Less goes to labor and more goes to capital. This can lead to displaced workers, wider gaps between the “haves” and “have-nots” and more social frictions if it happens at a pervasive enough scale.
Uber and Lyft, despite their negative earnings and high rates of cash burn, are still collectively worth about $70 billion. Tesla is worth close to $200 billion despite hundreds of millions of dollars in cash burn per quarter (its accounting gimmickry papers over its true financial situation), in the capital-intensive, low-margin business of auto manufacturing.
Long-term, if a company can’t generate more value out of its outputs than its inputs, then it isn’t viable. It’s a drag on productivity and crowds out more productive ventures and hampers the effective allocation of labor and capital. That’s not to say that companies like WeWork, Uber, and Lyft can’t eventually become viable, but their business models will probably look reasonably different to make the economics work.
For now, they are effectively priced as call options on a certain conception of the future.
There’s nonetheless a lot of copycat behavior in investing. A prominent investor can come out and massively sway a stock price. The same is true in the private markets of all forms (early stage to late stage) looking to get in on what’s hot.
With Softbank’s backing ($11 billion), other investors followed.
WeWork Business Model
The reality of the WeWork business model is that it’s very basic. They rent office space, divide it up, and sub-lease it at a higher per-unit cost.
Basically they take credit and duration risk to capture the spread between leasing and sub-leasing. It’s not any different than a financial services company.
There is no constraint on their growth except for capital, not unlike a bank. Accordingly, they should not lose billions of dollars due to growth. Nor are they or were they doing anything to call themselves a “tech company”; there is nothing tech about the actual business model or what they sell to the end-user.
It’s essentially a bank-like model that predominantly deals with leasing office space. Everything else is narrative.
The economics of the business amounts to average rent multiplied by number of seats taken multiplied by occupancy rate minus rent and expenses.
Yet WeWork’s S-1, the SEC document filing required to go public, scarcely mentions much in the way of specifics on its occupancy rate. Everybody more or less blindly trusted co-founder and former CEO Adam Neumann (ousted in September 2019).
Challenges to the business model
More people are now working from home. Even as lockdowns are repealed, more will request continued work from home arrangements to avoid the time and inconveniences associated with the commute, obtain greater flexibility with their schedules, among other reasons. With computers and modern telecommunications, more industries can viably have many of their workers telecommute.
Occupancy rates have increased, demand will go down, and make the business more difficult.
Bad governance
Neumann had extra voting power (20-to-1 over standard votes) and the level of self-dealing was disconcerting.
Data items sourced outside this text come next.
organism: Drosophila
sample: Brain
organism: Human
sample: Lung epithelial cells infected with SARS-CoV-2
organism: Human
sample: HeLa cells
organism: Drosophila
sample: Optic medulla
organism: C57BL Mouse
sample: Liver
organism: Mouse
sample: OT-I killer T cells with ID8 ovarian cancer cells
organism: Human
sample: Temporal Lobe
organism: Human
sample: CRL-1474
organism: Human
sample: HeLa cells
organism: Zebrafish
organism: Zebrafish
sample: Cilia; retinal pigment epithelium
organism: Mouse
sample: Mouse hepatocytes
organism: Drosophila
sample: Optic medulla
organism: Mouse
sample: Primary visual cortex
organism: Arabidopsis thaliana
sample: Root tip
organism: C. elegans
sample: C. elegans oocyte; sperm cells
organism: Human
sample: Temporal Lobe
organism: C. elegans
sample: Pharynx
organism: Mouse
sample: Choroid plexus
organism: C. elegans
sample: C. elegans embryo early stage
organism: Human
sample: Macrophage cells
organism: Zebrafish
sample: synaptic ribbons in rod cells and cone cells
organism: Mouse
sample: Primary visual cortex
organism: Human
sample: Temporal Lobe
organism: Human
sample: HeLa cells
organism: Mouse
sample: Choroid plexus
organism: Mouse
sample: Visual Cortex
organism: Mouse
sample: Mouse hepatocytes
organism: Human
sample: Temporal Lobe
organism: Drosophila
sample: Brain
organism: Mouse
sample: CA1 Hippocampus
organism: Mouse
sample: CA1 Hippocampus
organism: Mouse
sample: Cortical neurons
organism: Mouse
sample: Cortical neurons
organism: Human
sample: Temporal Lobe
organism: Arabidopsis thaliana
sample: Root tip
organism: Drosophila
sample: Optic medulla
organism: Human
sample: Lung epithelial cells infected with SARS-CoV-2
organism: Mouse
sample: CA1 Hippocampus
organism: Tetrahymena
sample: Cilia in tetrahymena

WeWork leased space in several buildings owned by Neumann, a conflict of interest (i.e., becoming both landlord and tenant). That would not have been allowed as a public company where there is more oversight.
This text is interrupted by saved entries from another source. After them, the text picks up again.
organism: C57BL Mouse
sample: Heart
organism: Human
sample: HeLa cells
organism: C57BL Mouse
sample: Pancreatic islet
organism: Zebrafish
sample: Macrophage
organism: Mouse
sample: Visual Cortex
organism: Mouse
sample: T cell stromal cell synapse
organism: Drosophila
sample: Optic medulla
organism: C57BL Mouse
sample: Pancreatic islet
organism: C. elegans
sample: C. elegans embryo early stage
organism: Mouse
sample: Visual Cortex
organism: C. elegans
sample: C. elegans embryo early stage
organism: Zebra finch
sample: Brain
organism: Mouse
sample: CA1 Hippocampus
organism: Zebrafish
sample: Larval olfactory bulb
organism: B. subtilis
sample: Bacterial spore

He also trademarked the name “We” and sold it back to the company, paying himself $5.9 million. (This transaction was later reversed after facing criticism.)
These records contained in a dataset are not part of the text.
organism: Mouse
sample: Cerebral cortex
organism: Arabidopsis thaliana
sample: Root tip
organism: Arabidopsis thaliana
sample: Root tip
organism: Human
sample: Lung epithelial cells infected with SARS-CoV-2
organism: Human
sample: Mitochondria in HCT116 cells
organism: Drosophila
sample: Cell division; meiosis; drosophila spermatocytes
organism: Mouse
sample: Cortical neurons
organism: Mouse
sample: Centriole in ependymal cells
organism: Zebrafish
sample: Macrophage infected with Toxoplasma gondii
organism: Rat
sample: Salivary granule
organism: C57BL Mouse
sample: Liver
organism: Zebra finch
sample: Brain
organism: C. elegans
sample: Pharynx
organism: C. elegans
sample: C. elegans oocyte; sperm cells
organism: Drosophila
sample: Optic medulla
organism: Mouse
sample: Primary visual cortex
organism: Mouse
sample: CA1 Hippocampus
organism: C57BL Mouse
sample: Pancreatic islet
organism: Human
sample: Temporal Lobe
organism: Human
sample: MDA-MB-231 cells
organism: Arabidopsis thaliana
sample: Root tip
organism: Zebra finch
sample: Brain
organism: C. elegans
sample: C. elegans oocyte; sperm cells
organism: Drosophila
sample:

In total, he had cashed out more than $700 million from the company.
Neumann surrounded himself with close friends and family members. There was a lack of executive oversight.
There was the matter of taking the basic model of co-working and replicating it. There was plenty of precedent, but had issues executing on it. Then there was managing the company’s international growth plan. Yet, they hadn’t proven able to profitably run a single location. (Forget about expanding to Mars.)
Thorny Financials
Before the IPO, WeWork was valued at $47 billion. Yet it only had $2.5 billion in cash and cash equivalents and was burning more than $700 million per quarter, a figure that would pick up with its growth ambitions (not to mention lack of mastery over the basic business model).
Without the funds from the IPO, the company would soon be out of money.
On top of that, its accounting was highly gimmicky with such metrics like “community adjusted EBITDA” that were invented nonsense. Such contrivances were purely there to distract from the reality that the present configuration of the company lacked any sound path to profitability.
Conclusion
The WeWork debacle is a function of a bloated valuation, poor execution, feeble governance system, unsound financials, misleading accounting, and an unproven and ultimately ineffective management team that had limited experience in what it was trying to accomplish.
If they had profitable locations, honest accounting that showed a path to profitability, Softbank didn’t inflate the valuation, the growth was paced to show at least a 1-2 year runway of funding, and the governance system was replaced, the IPO could’ve worked.
The valuation would have dropped like a rock in the public markets, but at least the company’s reputation would be closer to Uber or Lyft rather than a mismanaged enterprise used in business school case studies for all the wrong reasons.